Wing and Undercarriage: For the original undercarriage as seen in the photographs I used 12 gauge wire but this just was not up to it. Unfortunately, shaping 10 gauge to the same pattern would. I think, be more than a trifle difficult, so if possible get hold of a wire bending device. Alternatively, a less scale-like but more simple undercarriage similar to that employed for the main wheels on a tricycle set up could be used.
This arrangement has the advantage of torsion bar springing. Next, although it has been written before, perhaps some may benefit from a description of the sandwich method for tapered wings. Start by making templates of root and tip ribs from plywood or something similar between which are 'sandwiched' the ten 3/32 in. sheet balsa blanks for the ten ribs of a half wing. After shaping to contours of templates a set of ribs will emerge with equal reduction from root to tip.
It will be seen that these ribs will have sloping edges because a half wing has been compressed into about an inch so the next step is to draw around the largest side of each of these ribs twice to produce a complete set of accurately tapered ribs. Waste can be almost eliminated by drawing round the smaller rib blanks on to the larger ones.
Please do not skip the webbing of spars and leading edge. Admittedly, this operation is a bit tedious but the resultant wing will be much stronger and very much more rigid. Remember this very thin wing is going to have to slide through the air at a 'fair old lick' so it needs to be well stressed. For the same reason it would be advisable to use a jig to ensure that the wing is true. The faster an aircraft flies, the greater is the effect (adverse) of any inaccuracies.

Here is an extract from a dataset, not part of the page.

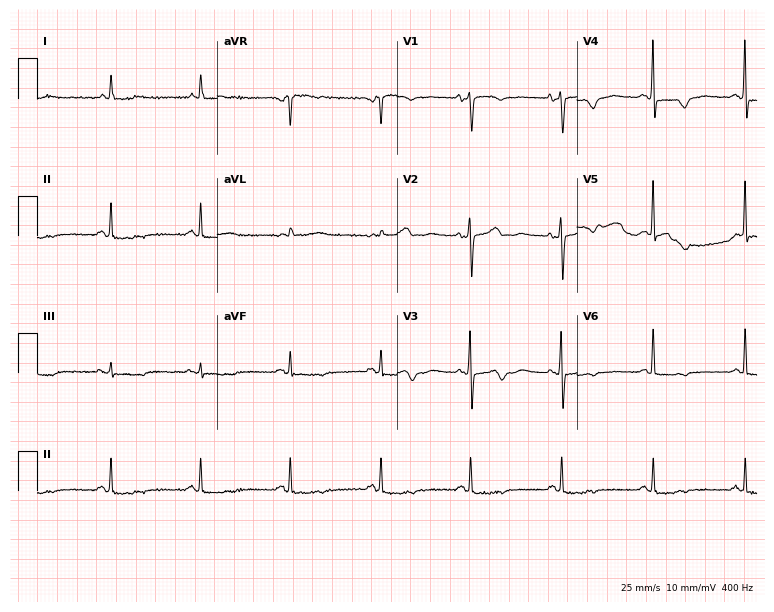
ECG — a female, 87 years old. Screened for six findings — first-degree AV block, right bundle branch block, left bundle branch block, sinus bradycardia, atrial fibrillation, sinus tachycardia — none is recorded. Other findings, if any, are not listed.
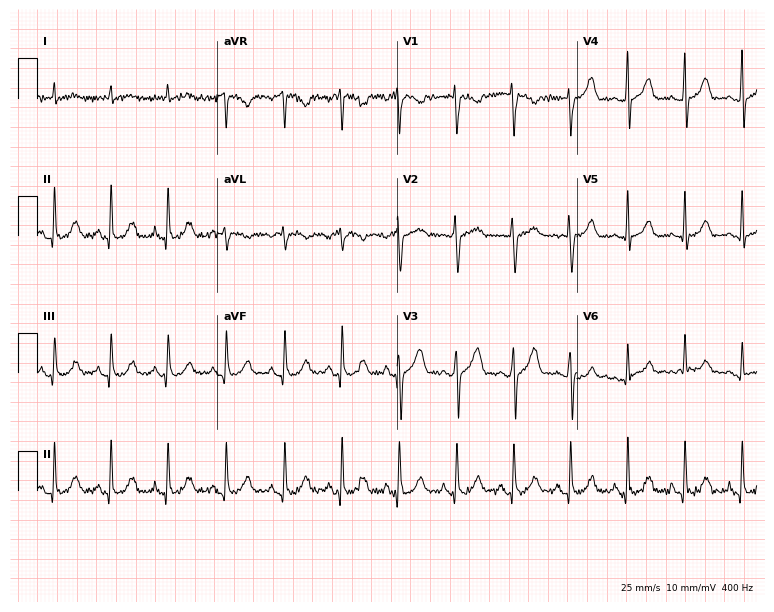
Resting 12-lead electrocardiogram. Patient: a 53-year-old male. The tracing shows sinus tachycardia (a sinus rate of 100 beats per minute or more).

The jig need not be elaborate - all that is required are sheet balsa cradles to support root and tip ribs and tapered lengths of same for spars, leading and trailing edges set at the correct dihedral angle.
Fuselage: It will be seen from the plan that part of the rudder servo is aft of the wing trailing edge position - this being the only way that I could get it in. If, however, your gear will fit within the wing opening, so much the better. The slight forward shift of the weight mass will probably assist in arriving at the correct balance point. Also, if the aileron servo's overall length is no greater than the internal width of the fuselage, then access can be from the usual hole in the top side of the wing. If not, then resort to a hatch beneath the dummy air intake-cum-servo cover.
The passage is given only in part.